» ACTIVITY
In your copy of the data, keep every word exact and include no pictures.

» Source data
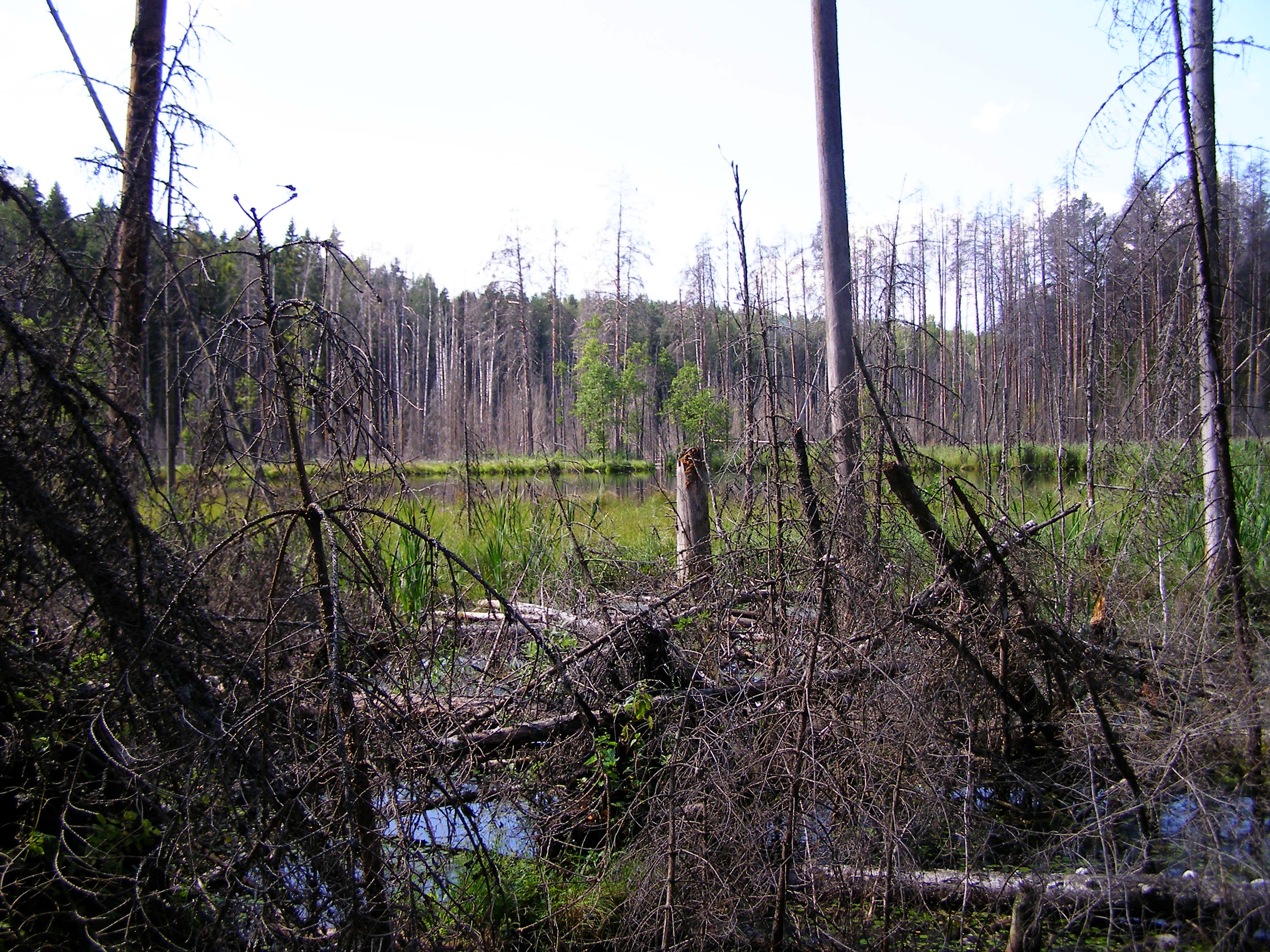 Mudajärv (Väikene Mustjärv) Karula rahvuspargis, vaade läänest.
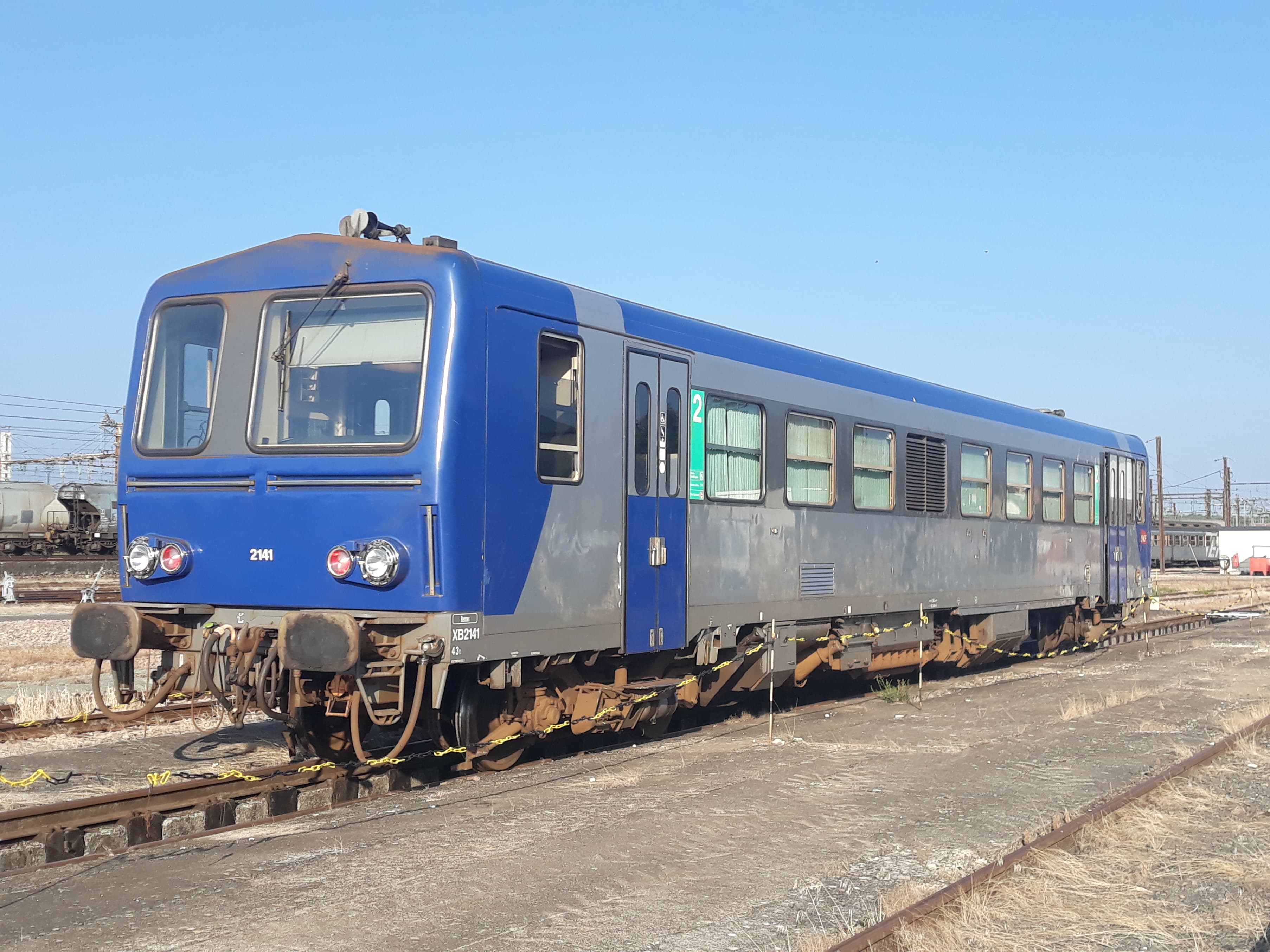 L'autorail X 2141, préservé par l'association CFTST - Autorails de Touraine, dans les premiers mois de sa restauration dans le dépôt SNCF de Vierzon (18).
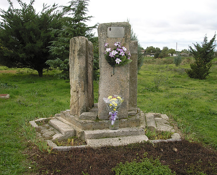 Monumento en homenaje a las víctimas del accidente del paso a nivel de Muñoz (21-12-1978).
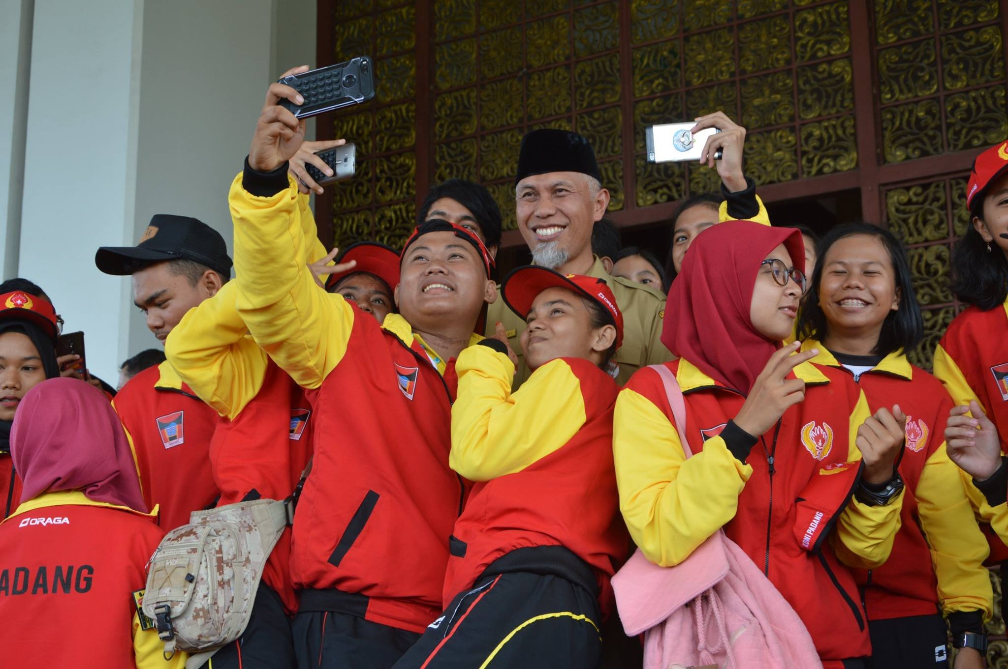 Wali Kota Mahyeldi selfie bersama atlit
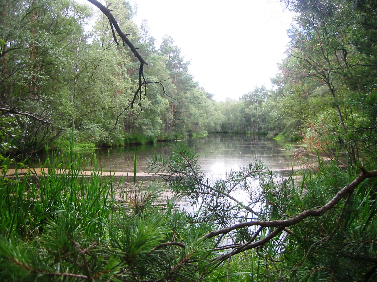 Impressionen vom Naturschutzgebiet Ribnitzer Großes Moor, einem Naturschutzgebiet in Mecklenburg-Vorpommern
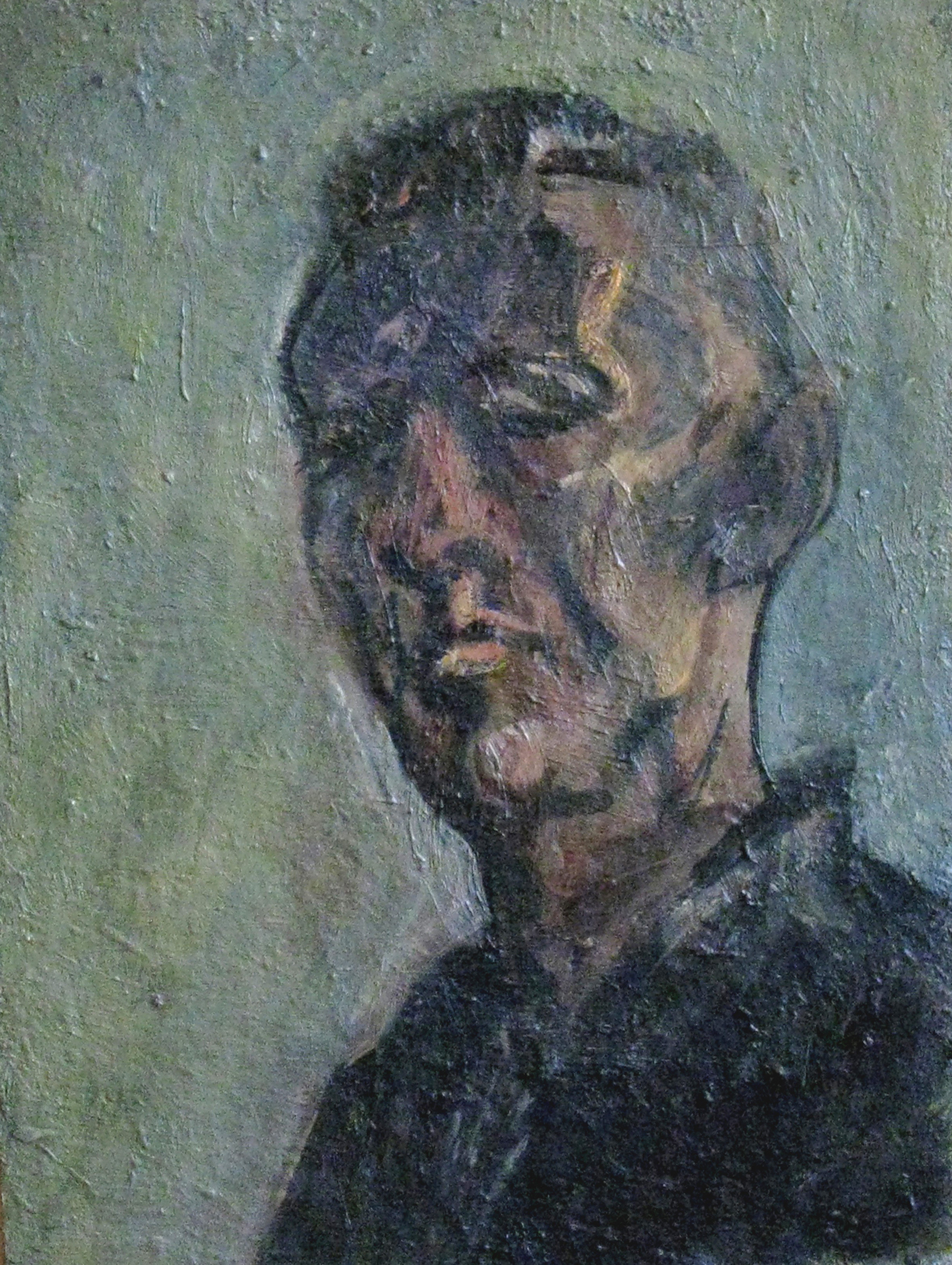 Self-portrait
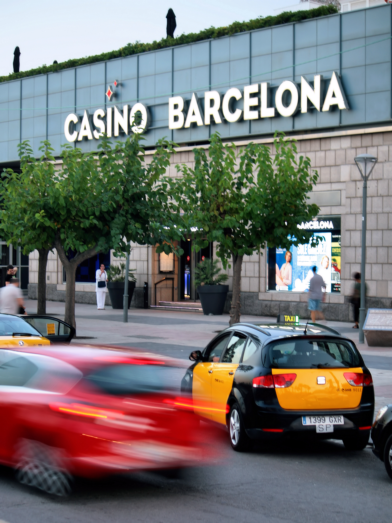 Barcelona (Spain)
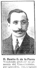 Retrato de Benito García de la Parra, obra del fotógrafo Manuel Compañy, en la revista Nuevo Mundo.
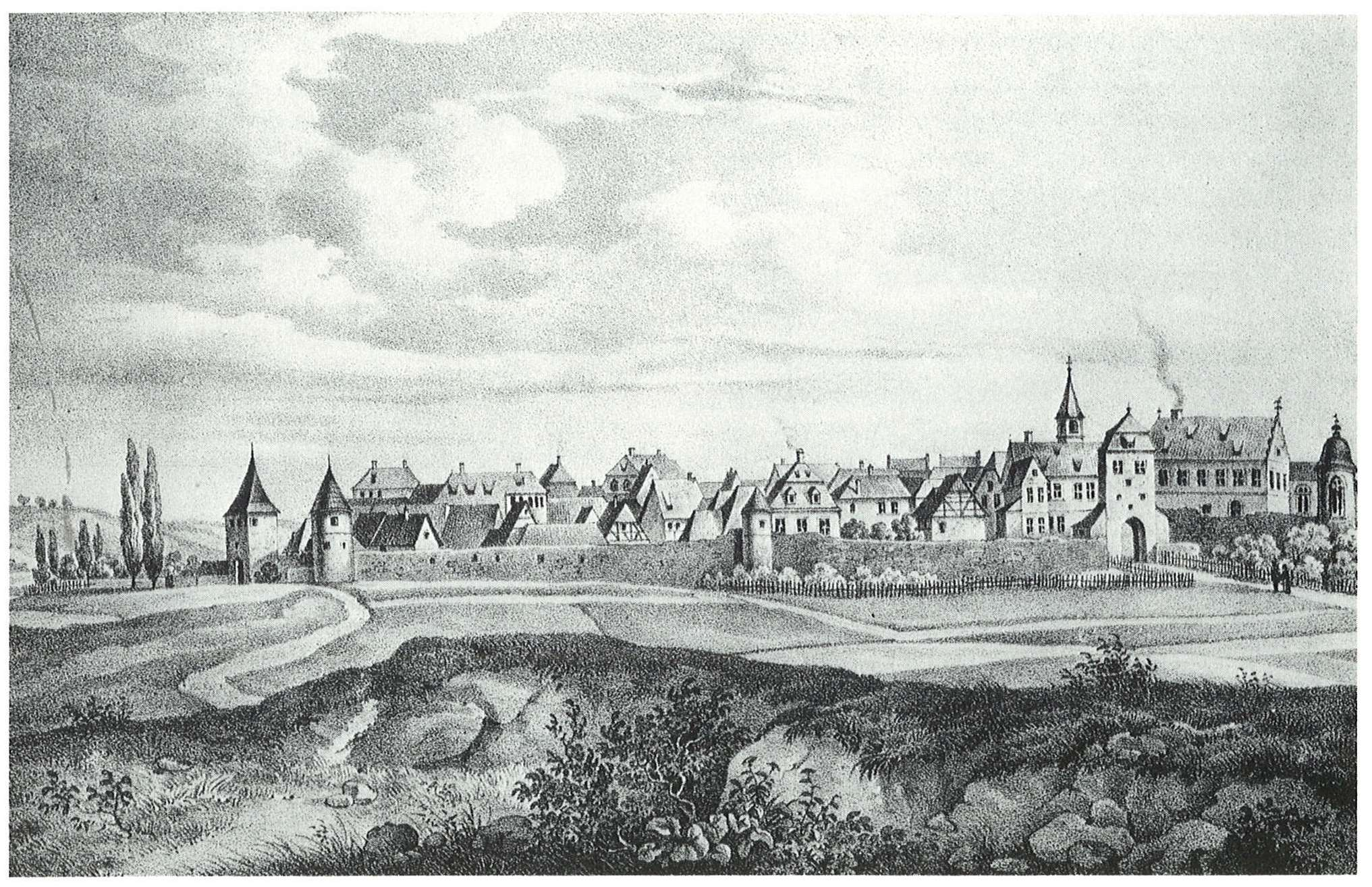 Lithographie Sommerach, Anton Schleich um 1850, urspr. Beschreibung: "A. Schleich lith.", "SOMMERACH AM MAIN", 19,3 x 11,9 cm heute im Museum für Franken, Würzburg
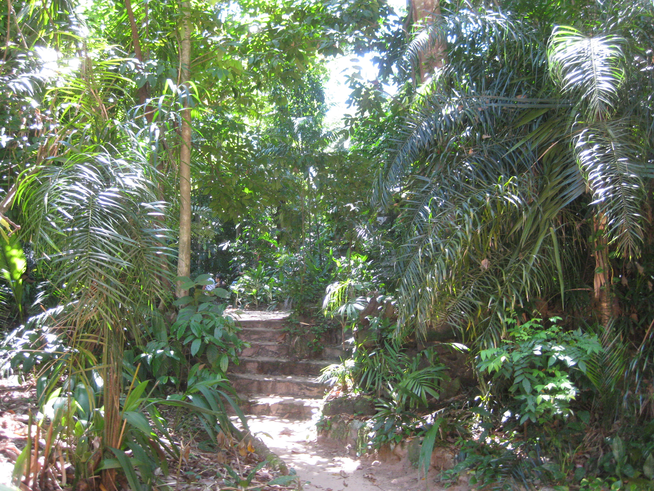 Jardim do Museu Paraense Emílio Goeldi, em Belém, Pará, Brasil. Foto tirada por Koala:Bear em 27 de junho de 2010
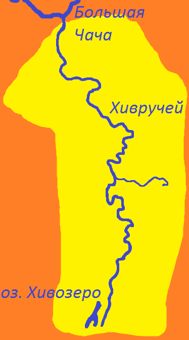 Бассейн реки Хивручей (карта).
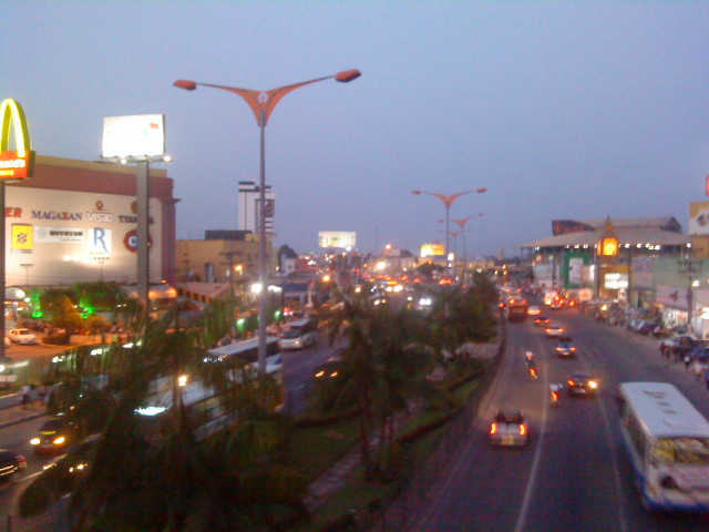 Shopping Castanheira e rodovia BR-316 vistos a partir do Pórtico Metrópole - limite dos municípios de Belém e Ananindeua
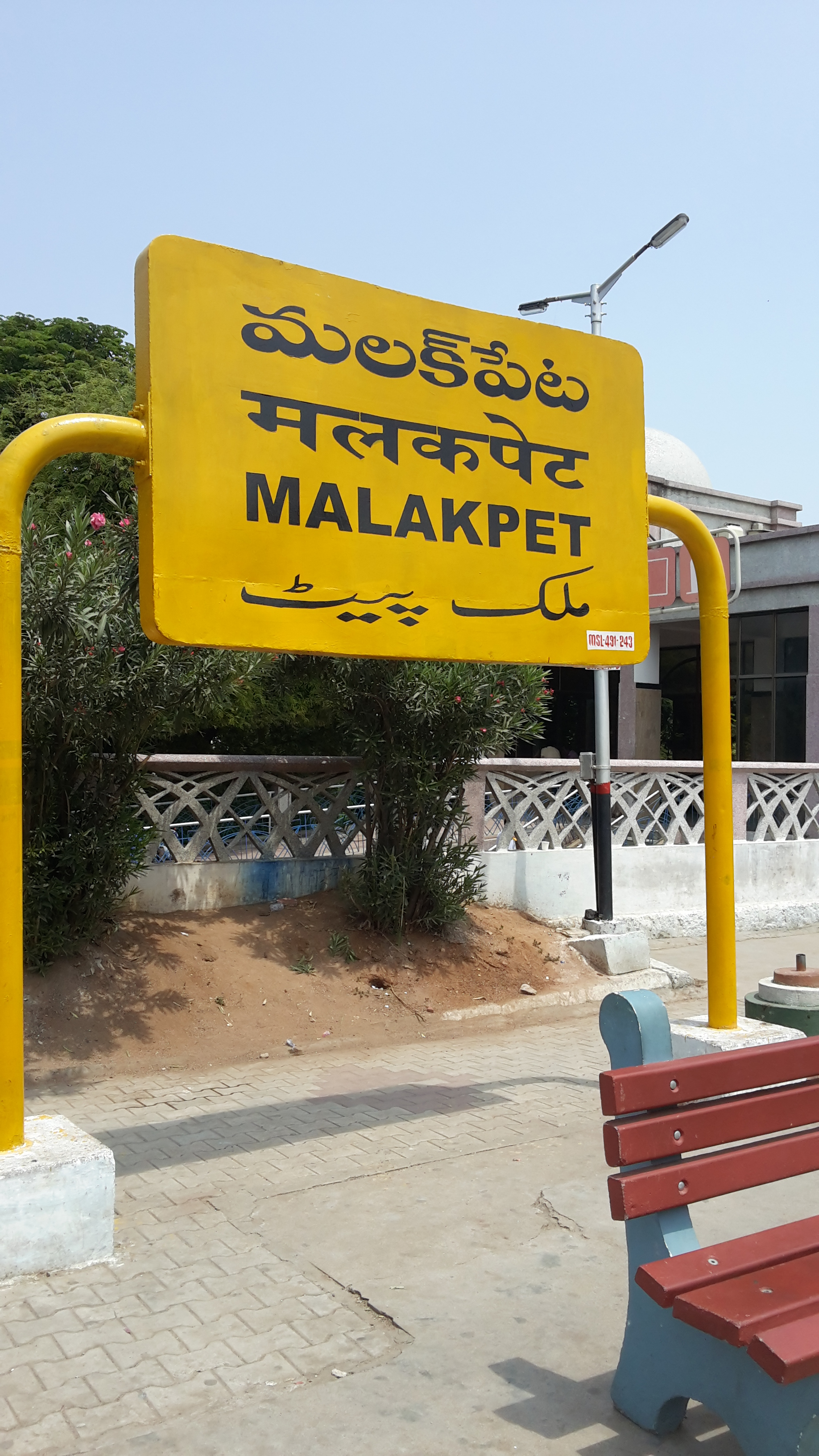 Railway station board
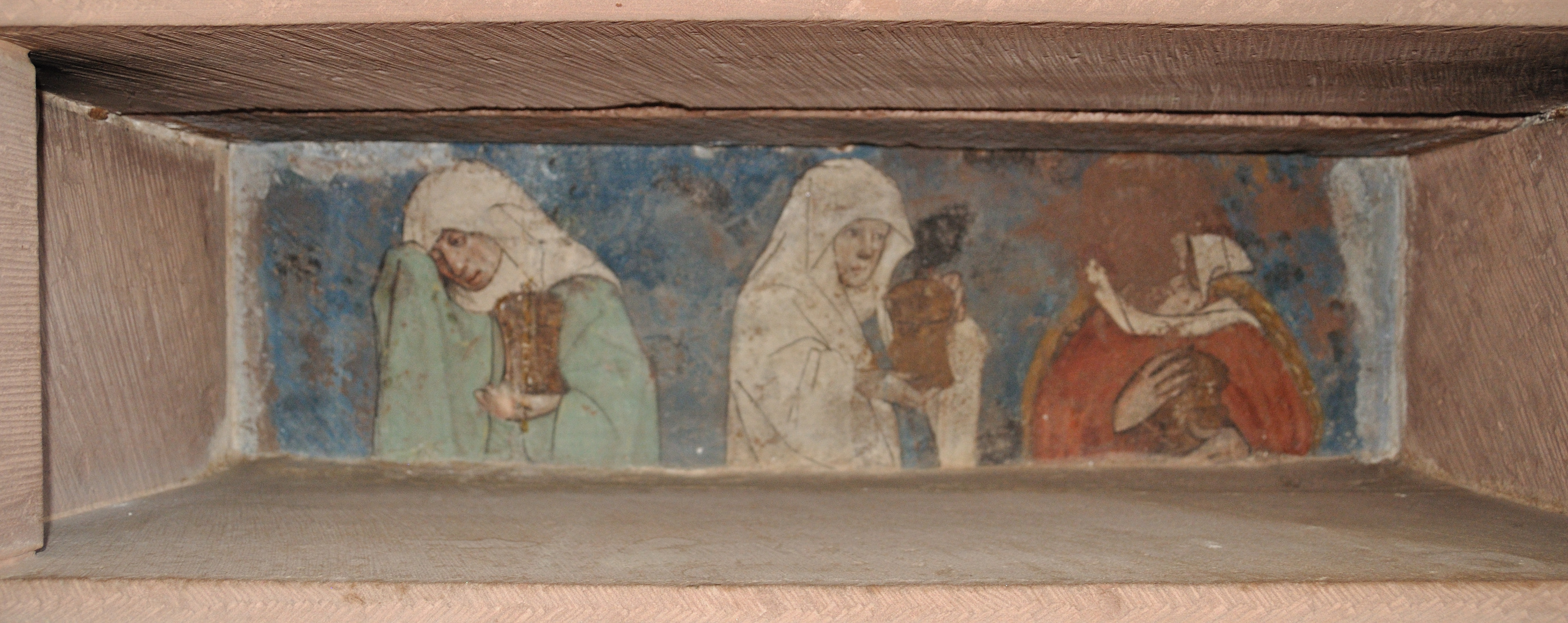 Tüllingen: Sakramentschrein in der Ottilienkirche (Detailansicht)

» EXERCISE RESPONSE
 Mudajärv (Väikene Mustjärv) Karula rahvuspargis, vaade läänest.
 L'autorail X 2141, préservé par l'association CFTST - Autorails de Touraine, dans les premiers mois de sa restauration dans le dépôt SNCF de Vierzon (18).
 Monumento en homenaje a las víctimas del accidente del paso a nivel de Muñoz (21-12-1978).
 Wali Kota Mahyeldi selfie bersama atlit
 Impressionen vom Naturschutzgebiet Ribnitzer Großes Moor, einem Naturschutzgebiet in Mecklenburg-Vorpommern
 Self-portrait
 Barcelona (Spain)
 Retrato de Benito García de la Parra, obra del fotógrafo Manuel Compañy, en la revista Nuevo Mundo.
 Lithographie Sommerach, Anton Schleich um 1850, urspr. Beschreibung: "A. Schleich lith.", "SOMMERACH AM MAIN", 19,3 x 11,9 cm heute im Museum für Franken, Würzburg
 Jardim do Museu Paraense Emílio Goeldi, em Belém, Pará, Brasil. Foto tirada por Koala:Bear em 27 de junho de 2010
 Бассейн реки Хивручей (карта).
 Shopping Castanheira e rodovia BR-316 vistos a partir do Pórtico Metrópole - limite dos municípios de Belém e Ananindeua
 Railway station board
 Tüllingen: Sakramentschrein in der Ottilienkirche (Detailansicht)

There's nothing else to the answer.